Latest insulin injection sees Novo Nordisk pump $117m in Danish plant

A plant in Kalundborg that makes “around half of the world’s insulin” will benefit from another upgrade and expansion, says Novo Nordisk.

Novo Nordisk’s site in Kalundborg, about 100 km west of Danish capital Copenhagen, has been making insulin products for over 50 years.

Image: iStock/PashaIgnatov

The firm has heavily invested in production at the site over the past few years, and this latest expansion announced Friday sees a further DKK 800 million ($117 million) in upgrading and expanding facilities there.

“Part of the investment is related to the rebuild of an existing facility,” spokesperson Kristine Kruse Zeij told this publciation.

“Another part of the investment is related to the establishment of a new extension equivalent of 1,400 square meters in three-storey building.”

She added the investment will support future production of a “range of products for diabetes treatment” along with “the future generation of diabetes products.”

The firm expects the projects to be completed in 2022.

For a journalist working off a press release, the investment feels a lot like Groundhog Day.

Ten months ago, very similar plans were unveiled at the site. While the investment was lower – DKK 650 million – Novo Nordisk stated the same reasons for the investment, namely to rebuild certain facilities “to allow the site to meet future production needs of next generation diabetes products.”
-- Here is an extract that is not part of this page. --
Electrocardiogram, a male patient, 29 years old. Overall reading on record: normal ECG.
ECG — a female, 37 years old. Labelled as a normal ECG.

“This investment in our production facilities highlights our ambition to continue strengthening our presence in Denmark and Kalundborg. Today, we manufacture around half of the world’s insulin in Kalundborg where we have been present for 50 years,” said Michael Hallgren, senior vice president for Novo Nordisk production in Kalundborg regarding the latest investment, in a near identical statement to last year.
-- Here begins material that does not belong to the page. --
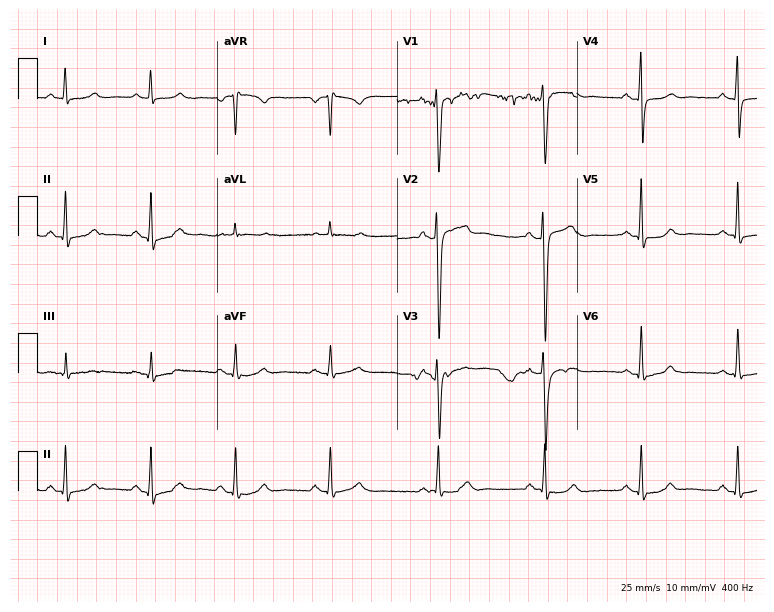
ECG — a 63-year-old man. Screened for six findings — first-degree AV block, right bundle branch block, left bundle branch block, sinus bradycardia, atrial fibrillation, sinus tachycardia — none is recorded.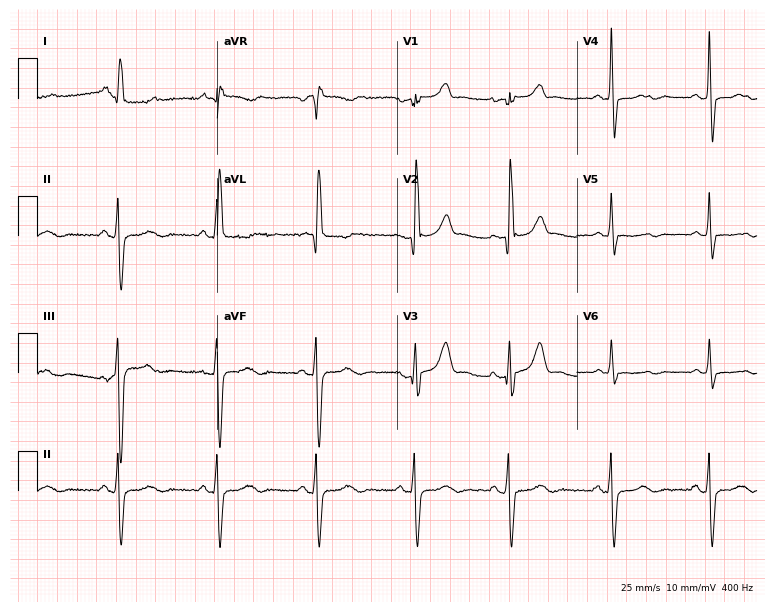
12-lead ECG from a female, 79 years old. No first-degree AV block, right bundle branch block (RBBB), left bundle branch block (LBBB), sinus bradycardia, atrial fibrillation (AF) or sinus tachycardia recorded for this tracing.

He did update the tally of investment at the site since the turn of the millennium alone, which now stands at DKK 16 billion ($2.14 billion).

Insulin sales

For 2019, Novo Nordisk reported total sales within its Diabetes and Obesity care unit of DKK 103 billion ($14 billion. Insulins pulled in DKK 59.6 billion, which was flat year-on-year due to decreased US sales fell countering increased sales elsewhere.

On a call discussing results, CEO Lars Fruergaard Jørgensen attributed the US decline to several factors.
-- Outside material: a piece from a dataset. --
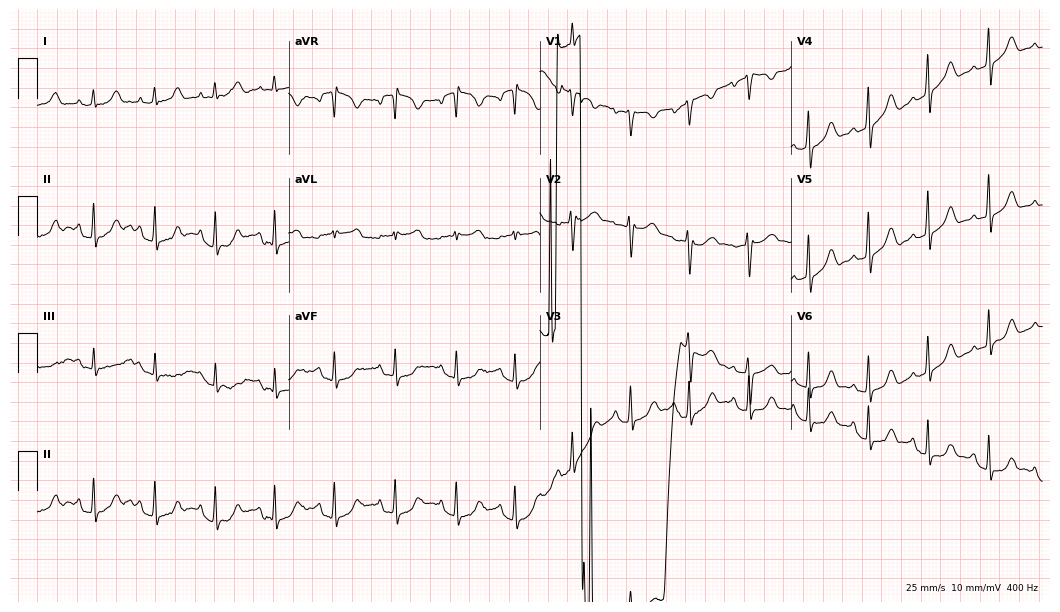
Electrocardiogram, a 41-year-old female. Of the six screened findings (first-degree AV block, right bundle branch block, left bundle branch block, sinus bradycardia, atrial fibrillation, sinus tachycardia), none is recorded.

Firstly, the growth of the market has come down as alternatives to insulin enter the market, specifically GLP-1s which he said are growing by 30%.

“And then in the US, you have a situation where there’s a number of products competing against each other. So for 2020, we see an overall unchanged competitive situation where there’s an opportunity for buyers to play out the companies against each other and that leads to a continued erosion of value of the market,” he told investors.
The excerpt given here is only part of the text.